Ces prestataires de service sont brièvement formés sur site car chaque entreprise a ses propres spécificités et ils doivent rapidement s’intégrer, du moins en théorie, dans les équipes en place pour au final être remerciés après les trois années de présence par souci de souplesse dans la gestion des ressources humaines.

En France en particulier, puisqu’il s’agit ici de décrire l’interférence néfaste entre les disposition législatives du code du travail français et les services IT des banques, ces dernières font appel à des sociétés de services informatiques plus connues sous le nom générique de SSII (Société de Services et d’Ingéniérie Informatique) essentiellement pour plus de souplesse, encore une fois, dans l’organisation du travail. Dans le meilleur des cas la banque propose un contrat à durée déterminée de trois ans (c’est la loi qui l’impose), une période estimée suffisante pour développer un nouveau programme ou améliorer ponctuellement une application en raison tant de l’évolution des matériels que du métier de la finance lui-même. L’analyste, qui est aussi appelé parfois développeur, envoyé en mission par une SSII aborde alors selon ses propres méthodes de travail le problème à résoudre sans, parfois, cultiver beaucoup d’interactions avec les autres membres de l’IT sous contrat à durée indéterminée ou non puisqu’il a été appelé pour résoudre une tâche précise qui lui est attribuée spécifiquement.

Il est important pour la bonne compréhension de cette situation surréaliste de l’IT dans l’industrie financière de bien préciser à nouveau que près de 80 % des personnels sont des prestataires de service appelés le plus souvent pour résoudre des tâches ponctuelles. Quand il s’agit de bons éléments qui réalisent donc un travail de qualité compréhensible pour n’importe quel autre membre de l’IT et dans les temps impartis leur mission est alors terminée. A contrario les « mauvais » éléments dont la mission est de développer une application un peu complexe travaillent selon leur méthode, parfois en utilisant un langage informatique peu répandu, et le résultat de leur intervention est totalement incompréhensible pour leurs collègues. Devant un tel état de fait, la direction de l’IT se voit obligée de leur proposer un contrat à durée indéterminée car personne n’est capable de reprendre leur travail s’il est encore inachevé après les trois années fatidiques !

Ce qui fait qu’au final la direction de l’IT aboutit à une situation totalement paradoxale : elle se trouve obligée d’embaucher des éléments de piètre qualité qui plombent durablement l’évolution du service informatique de la société alors que les bons éléments sont partis depuis longtemps … Au terme de ce contrat de trois ans la mission qui a été assignée à cet analyste est dans le meilleur des cas terminée mais le plus souvent inachevée ou au mieux ficelée mais pas encore suffisamment testée car développer un programme informatique est complexe et la perfection n’existe pas dans ce domaine.
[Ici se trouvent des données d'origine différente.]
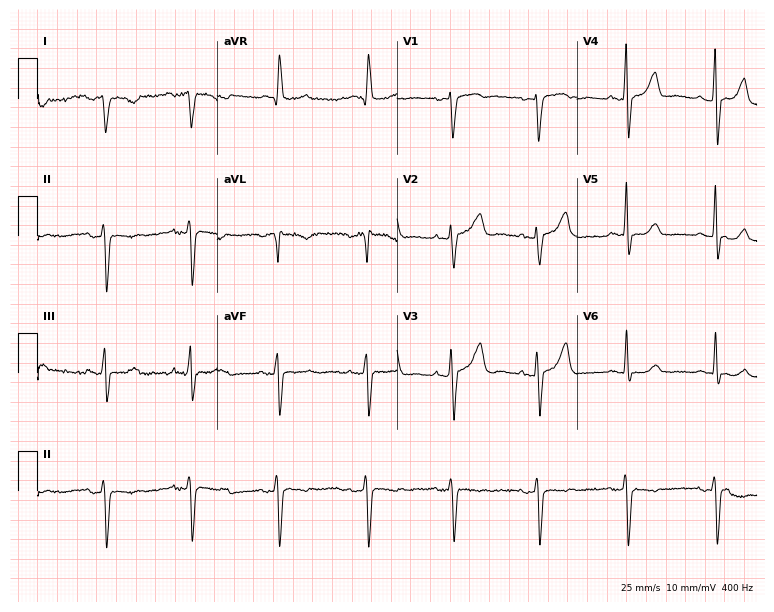
Resting 12-lead electrocardiogram. Patient: a 59-year-old woman. None of these six findings is recorded: first-degree AV block, right bundle branch block, left bundle branch block, sinus bradycardia, atrial fibrillation, sinus tachycardia. Findings outside these six are not listed.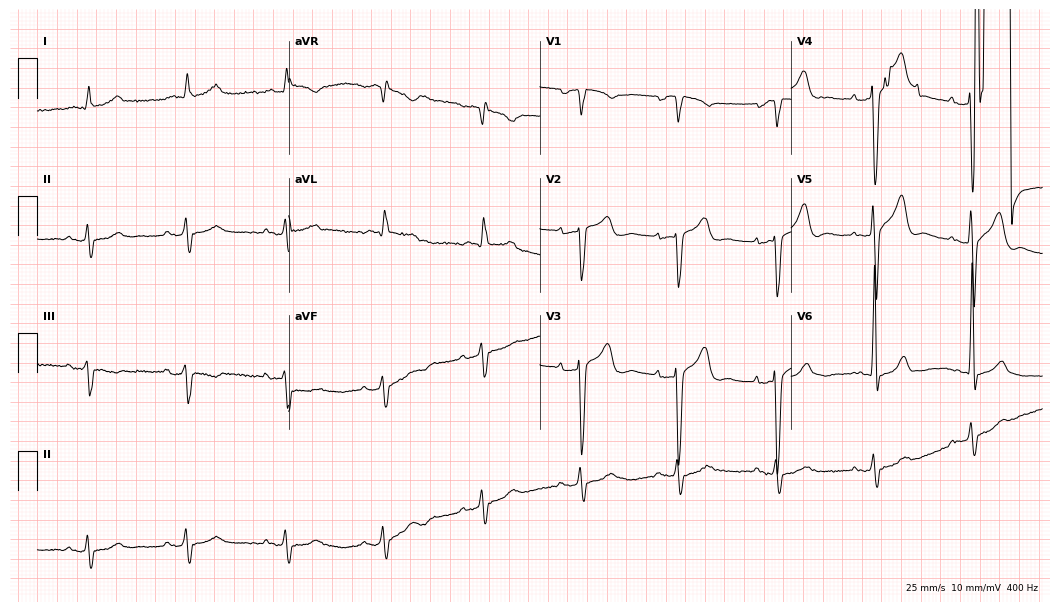
12-lead ECG from a male patient, 82 years old (10.2-second recording at 400 Hz). No first-degree AV block, right bundle branch block, left bundle branch block, sinus bradycardia, atrial fibrillation or sinus tachycardia recorded for this tracing.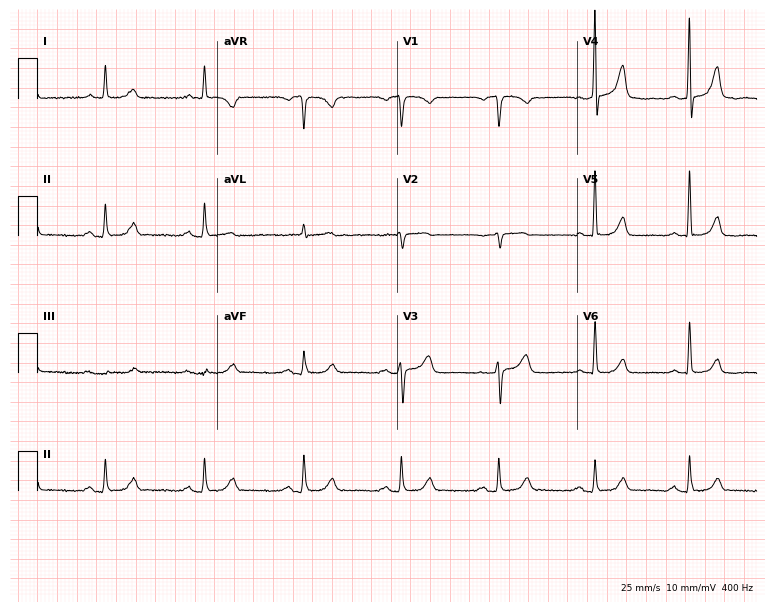
Resting 12-lead electrocardiogram (7.3-second recording at 400 Hz). Patient: an 81-year-old female. None of these six findings is recorded: first-degree AV block, right bundle branch block, left bundle branch block, sinus bradycardia, atrial fibrillation, sinus tachycardia. Only these six findings were labelled.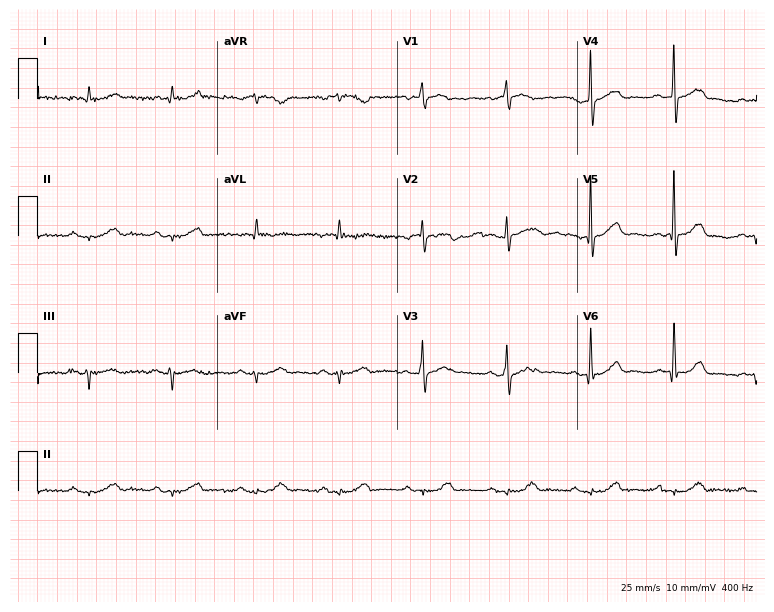
Standard 12-lead ECG recorded from a man, 74 years old (7.3-second recording at 400 Hz). None of these six findings is recorded: first-degree AV block, right bundle branch block, left bundle branch block, sinus bradycardia, atrial fibrillation, sinus tachycardia. Only these six findings were labelled.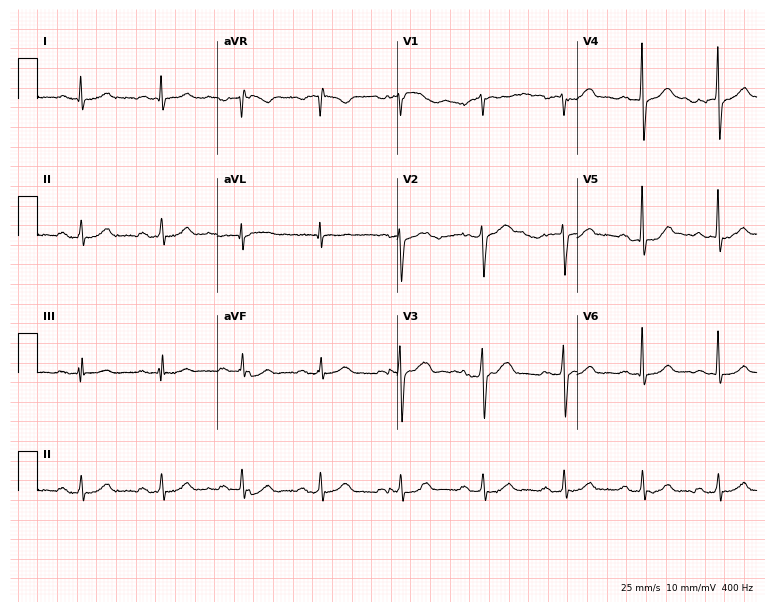
Standard 12-lead ECG recorded from a 49-year-old male (7.3-second recording at 400 Hz). Read as a normal ECG.

Par voie de conséquence la banque ne peut plus gérer ses ressources humaines dans la plus stricte gestion de la souplesse de ces dernières et c’est alors une dégradation de la qualité des services informatiques qui aboutit parfois à de monstrueuses bévues comme l’affaire Kerviel dont tout le monde se souvient : il n’y avait pas de dispositifs d’alerte correctement en place pour signaler les prises de position risquées de ce trader sur les marchés financiers car l’IT de sa banque n’avait pas correctement mis en place ces dispositifs …

Comme chaque individu apporte avec lui ses propres méthodes de travail, son successeur doit naturellement se former aux spécificités de son nouvel environnement et tenter de décrypter la tâche laissée en attente par son prédécesseur. Dans le meilleur des cas à nouveau ce nouvel arrivant n’atteindra sa pleine efficacité qu’au bout d’une année. Il est donc facile de mesurer le gâchis en heures-ingénieur à la charge de la banque car il faut ajouter que les prestations des SSII sont toujours facturées au maximum autorisé par la loi, encore la loi ! Il n’y a qu’à constater l’opulence des SSII comme Accenture ou CapGemini qui se sont positionnées sur ce créneau juteux ! Le code du travail avait initialement pour but de réduire la précarité de l’emploi puisque la banque se devait de proposer un poste en contrat à durée indéterminée (CDI) à l’issue de cette mission de 3 ans, cette idée absurde était dans l’esprit du législateur … Or ce cas de figure est rarissime car il est en pratique impossible de licencier un CDI, toujours selon les dispositions du code du travail (encore la loi !) : comment la loi peut-elle obliger un employeur à proposer un CDI à une personne à laquelle il n’aura plus de travail à proposer quelques mois plus tard ?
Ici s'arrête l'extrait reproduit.